Here i will show you a minimal working example of code and as you can see the support values for the tree is always 100.
I am using synthetic sequences of 100bp for 6 elements. The sequences have been generated at random choosing from ATCG for each position with equal probabilities.
The input fasta file is
>S1
CTCAGGCACTAGGAGCTTCTCCAGGGCAAAGTTGTCTACGAATATGCCGACTCAGAAGGTTATCAATACGGTTTACTTATCTGCACGCCATTTTCCTATG
>S2
TAACAAATGTTTCTCGCTCGAACCCCGTGGTGCGAGGGGTCACGATAAAAGGTCCCTCCTTCCACGGCATAATTGCTCCCTTTCTTTTCCGTGGGCAGGA
>S3
TTCCTAAAGGACGACTGGAAGCCGGGTACACGTCAACGGAGCTTCTAGCCCGAGGTCTATAGACCGGTTAATGAACTAGACTTAATGTGGAGCTCGTAGA
>S4
ACTTCGTGCCCAACCACTCTATGAGCAGAGTGCTCGAATGAACCTCAAAAGGATATCCGCATTTACTCTATATAACAAACGGCCGTCCCCCCATCTGTCA
>S5
TGACACTGGGTCATTTTACCCGCACTGATCGCTGGGCAGGTCGGCAATTTCGTCAGAATGCCGTGGCCGCACTGAAAATATCATTACCGGACTGAGTATG
>S6
ATAAGCCGAGGGGTAGCCCTCTATTTCGCACCGTATAGACGAAGTGATAAACTTTCTAACCACGTGTCGCCTATCTCTACCTAGCCACATTTGAGGTGCG
The following python code makes the multiple alignment using MUSCLE algorithm
### alignment
from Bio.Align.Applications import MuscleCommandline
from Bio import AlignIO, SeqIO
import os
muscle_exe = "C:/Scripts/muscle3.exe"
path = os.getcwd()
with open('tmp_in.fa', 'w') as fp:
fp.write(fasta)
replacing \ with /
inp_fp = path.replace('\', '/') + '/tmp_in.fa'
out_fp = path.replace('\', '/') + '/tmp_out.afa'
muscle_cline = MuscleCommandline(muscle_exe, input=inp_fp, out=out_fp)
The following code block takes the previous alignment out_fp and creates a tree using UPGMA algorithm.
The number of bootstrap trees is set to 50 and the consensus is majority based.
from Bio.Phylo.TreeConstruction import DistanceCalculator, DistanceTreeConstructor
from Bio.Phylo.Consensus import *
read the multiple sequence alignment (msa)
with open(out_fp,'r') as afa:
alignment = AlignIO.read(afa, 'fasta')
calculator = DistanceCalculator('identity')

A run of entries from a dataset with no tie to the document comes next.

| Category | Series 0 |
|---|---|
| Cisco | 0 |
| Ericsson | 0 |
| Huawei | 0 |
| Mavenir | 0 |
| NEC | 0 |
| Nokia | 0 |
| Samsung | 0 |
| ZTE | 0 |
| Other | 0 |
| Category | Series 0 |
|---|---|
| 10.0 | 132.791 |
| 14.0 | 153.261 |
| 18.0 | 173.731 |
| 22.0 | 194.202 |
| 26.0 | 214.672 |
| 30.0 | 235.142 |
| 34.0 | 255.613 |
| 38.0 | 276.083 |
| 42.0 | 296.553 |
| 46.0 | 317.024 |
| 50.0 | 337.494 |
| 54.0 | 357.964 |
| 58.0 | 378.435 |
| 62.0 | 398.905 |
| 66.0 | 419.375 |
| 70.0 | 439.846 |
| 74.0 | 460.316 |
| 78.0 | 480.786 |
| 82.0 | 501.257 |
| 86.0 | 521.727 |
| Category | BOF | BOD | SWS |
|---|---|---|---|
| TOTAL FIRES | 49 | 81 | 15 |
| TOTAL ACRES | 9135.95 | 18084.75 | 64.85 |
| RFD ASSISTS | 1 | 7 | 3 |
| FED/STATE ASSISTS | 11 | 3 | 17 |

constructor = DistanceTreeConstructor(method='upgma', distance_calculator=calculator)
get the list of bootstrap trees
consensus_tree = bootstrap_consensus(alignment=alignment, times=50, tree_constructor=constructor, consensus=majority_consensus)
print(consensus_tree)
The final consensus tree looks like this
Tree(rooted=True)
Clade()
Clade(branch_length=0.350925925925926, name='S5')
Clade(branch_length=0.05833333333333341, confidence=100.0)

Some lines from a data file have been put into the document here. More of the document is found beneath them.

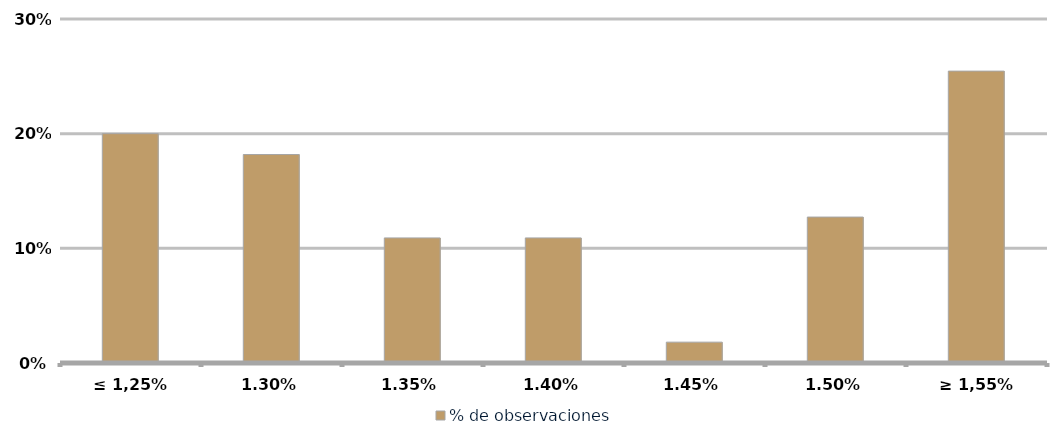
| Category | % de observaciones  |
|---|---|
| ≤ 1,25% | 0.2 |
| 1,30% | 0.182 |
| 1,35% | 0.109 |
| 1,40% | 0.109 |
| 1,45% | 0.018 |
| 1,50% | 0.127 |
| ≥ 1,55% | 0.255 |

Clade(branch_length=0.05879629629629617, confidence=100.0)
Clade(branch_length=0.26481481481481484, name='S3')
Clade(branch_length=0.020370370370370372, confidence=100.0)

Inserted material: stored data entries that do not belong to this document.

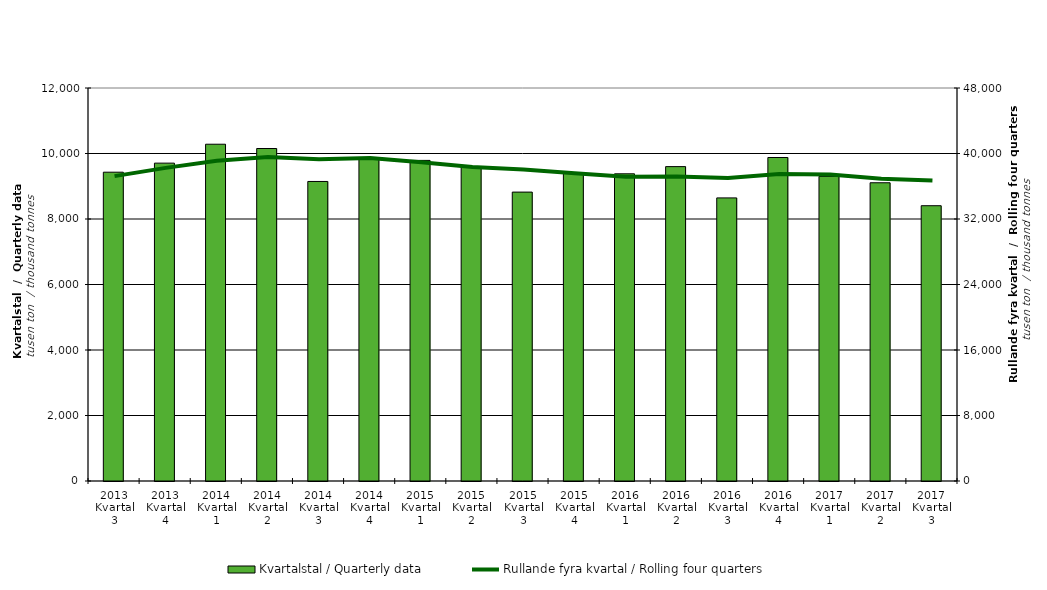
| Category | Kvartalstal / Quarterly data |
|---|---|
| 2013 Kvartal 3 | 9429.357 |
| 2013 Kvartal 4 | 9705.756 |
| 2014 Kvartal 1 | 10283.241 |
| 2014 Kvartal 2 | 10152.427 |
| 2014 Kvartal 3 | 9146.144 |
| 2014 Kvartal 4 | 9854.974 |
| 2015 Kvartal 1 | 9789.197 |
| 2015 Kvartal 2 | 9575.074 |
| 2015 Kvartal 3 | 8821.293 |
| 2015 Kvartal 4 | 9393.444 |
| 2016 Kvartal 1 | 9380.116 |
| 2016 Kvartal 2 | 9599.604 |
| 2016 Kvartal 3 | 8644.131 |
| 2016 Kvartal 4 | 9877.426 |
| 2017 Kvartal 1 | 9301.931 |
| 2017 Kvartal 2 | 9106.481 |
| 2017 Kvartal 3 | 8405.871 |

Clade(branch_length=0.24444444444444446, name='S1')
Clade(branch_length=0.24444444444444446, name='S4')
Clade(branch_length=0.031018518518518404, confidence=100.0)
Clade(branch_length=0.2925925925925926, name='S6')
Clade(branch_length=0.2925925925925926, name='S2')
My question is: why does the tree have all support values equal to 100? I am sure there must be an error either on my side or in the package module itself.